The city hacked away at a developer’s plan to build a hotel near the Williamsburg waterfront on Wednesday, rejecting a proposal for an eight-story inn on North 11th Street.

The Department of Buildings rejected David Walentas’s $3.6-million project, which called for the conversion of an industrial building at Wythe Avenue that would have more than doubled the brick building’s height.

It was not immediately clear why the DOB nixed the proposed hotel late on Wednesday afternoon.

“Generally speaking, plans are disapproved for non-compliance with buildings and zonings regulations,” said an agency spokeswoman.

The site of the proposed hotel — across the street from the popular tourist site, the Brooklyn Brewery — is zoned for manufacturing. Hotel developers do not need to get a city rezoning to build lodging, which is why so many hotels are under construction or already operating in the Gowanus Canal zone.

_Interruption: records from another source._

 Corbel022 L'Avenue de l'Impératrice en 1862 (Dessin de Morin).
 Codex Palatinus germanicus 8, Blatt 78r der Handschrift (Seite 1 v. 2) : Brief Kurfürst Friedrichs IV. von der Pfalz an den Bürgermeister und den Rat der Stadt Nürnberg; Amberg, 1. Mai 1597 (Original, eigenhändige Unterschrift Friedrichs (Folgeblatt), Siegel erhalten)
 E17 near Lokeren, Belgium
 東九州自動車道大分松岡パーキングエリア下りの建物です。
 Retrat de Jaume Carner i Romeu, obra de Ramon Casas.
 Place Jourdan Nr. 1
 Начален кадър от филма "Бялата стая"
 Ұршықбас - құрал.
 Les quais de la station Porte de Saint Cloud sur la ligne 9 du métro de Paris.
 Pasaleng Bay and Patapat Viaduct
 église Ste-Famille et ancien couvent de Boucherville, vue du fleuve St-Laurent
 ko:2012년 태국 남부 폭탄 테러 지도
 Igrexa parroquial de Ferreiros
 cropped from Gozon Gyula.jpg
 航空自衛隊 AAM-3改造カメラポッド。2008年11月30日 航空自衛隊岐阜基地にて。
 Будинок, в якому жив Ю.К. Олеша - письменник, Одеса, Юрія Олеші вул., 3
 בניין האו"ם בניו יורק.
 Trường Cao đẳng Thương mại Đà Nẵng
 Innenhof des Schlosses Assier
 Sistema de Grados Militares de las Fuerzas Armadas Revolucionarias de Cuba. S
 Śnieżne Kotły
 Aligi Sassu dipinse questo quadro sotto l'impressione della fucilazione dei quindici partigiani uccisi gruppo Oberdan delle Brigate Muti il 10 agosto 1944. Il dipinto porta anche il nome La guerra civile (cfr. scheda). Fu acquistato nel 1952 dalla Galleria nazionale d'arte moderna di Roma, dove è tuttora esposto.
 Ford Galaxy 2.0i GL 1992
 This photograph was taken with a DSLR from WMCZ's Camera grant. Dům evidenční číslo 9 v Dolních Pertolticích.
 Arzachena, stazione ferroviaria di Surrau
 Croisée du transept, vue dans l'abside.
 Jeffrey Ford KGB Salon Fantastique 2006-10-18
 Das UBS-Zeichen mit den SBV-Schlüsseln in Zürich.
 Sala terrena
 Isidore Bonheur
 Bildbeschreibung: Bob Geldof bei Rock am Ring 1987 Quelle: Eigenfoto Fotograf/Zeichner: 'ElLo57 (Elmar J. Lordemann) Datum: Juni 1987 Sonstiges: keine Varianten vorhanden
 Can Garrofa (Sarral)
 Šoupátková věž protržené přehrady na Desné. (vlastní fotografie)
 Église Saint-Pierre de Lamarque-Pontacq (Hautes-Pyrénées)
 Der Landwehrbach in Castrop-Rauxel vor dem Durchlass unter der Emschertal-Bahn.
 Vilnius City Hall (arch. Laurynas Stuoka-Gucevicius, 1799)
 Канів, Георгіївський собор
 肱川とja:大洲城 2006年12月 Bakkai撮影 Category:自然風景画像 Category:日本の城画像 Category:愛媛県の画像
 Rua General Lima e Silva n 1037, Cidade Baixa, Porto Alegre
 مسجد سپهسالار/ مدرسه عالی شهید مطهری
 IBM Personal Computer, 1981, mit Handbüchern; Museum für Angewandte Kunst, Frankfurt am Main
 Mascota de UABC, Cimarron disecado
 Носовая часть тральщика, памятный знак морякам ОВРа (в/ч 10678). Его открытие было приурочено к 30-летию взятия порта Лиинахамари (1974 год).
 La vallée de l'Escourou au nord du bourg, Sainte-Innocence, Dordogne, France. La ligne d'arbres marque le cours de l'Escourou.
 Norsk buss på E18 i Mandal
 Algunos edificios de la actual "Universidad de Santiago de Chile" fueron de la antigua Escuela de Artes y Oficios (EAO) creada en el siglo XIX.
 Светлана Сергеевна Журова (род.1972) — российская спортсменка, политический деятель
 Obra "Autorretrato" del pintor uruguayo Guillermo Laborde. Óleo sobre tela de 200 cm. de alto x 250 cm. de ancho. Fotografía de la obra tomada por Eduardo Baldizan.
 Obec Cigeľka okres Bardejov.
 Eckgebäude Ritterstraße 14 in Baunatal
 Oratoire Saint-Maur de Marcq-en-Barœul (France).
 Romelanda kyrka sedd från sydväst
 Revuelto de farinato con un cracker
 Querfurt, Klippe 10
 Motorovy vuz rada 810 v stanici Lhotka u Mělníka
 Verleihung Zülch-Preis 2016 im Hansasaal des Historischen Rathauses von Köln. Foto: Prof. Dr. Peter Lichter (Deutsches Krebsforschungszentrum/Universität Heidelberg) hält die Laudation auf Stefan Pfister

But height restrictions and other zoning rules apply.

Walentas’s Two Trees Management and the hotel’s architect Morris Adjmi refused to comment about what kind of hotel had been planned for the lot.

Before the surprise rejection, news of a hotel caused more confusion than shock.

“They keep putting up all these high-rises and big buildings, and now a hotel?” asked Steve Ehlesman, owner of the Turkey’s Nest, a Bedford Avenue watering hole. “Who wants to spend $500 a night be on North 11th Street?”

Plenty of people, says Todd Cahill, spokesman for Williamsburg’s first boutique inn, Hotel Le Jolie.

Since Hotel Le Jolie opened beside the Brooklyn-Queens Expressway in November, business at the 54-room inn has been booming, filling an average of 85 percent of its rooms — which start at about $329 — each night.

“Williamsburg is becoming a trendy kind of a place where boutique hotels thrive,” Cahill said. “It’s a very niche market here that’s great for boutiques, but not so much so for the branded hotels like a Hilton or a Marriott.”

Whether or not there is demand, some Williamsburgers don’t think that hotels are the best use of space in the neighborhood’s dwindling manufacturing district.

“I don’t see the need for it there,” said Community Board 1 member Evan Thies. “I’m just not sure that a mainly residential and industry-based community is the place for a hotel.”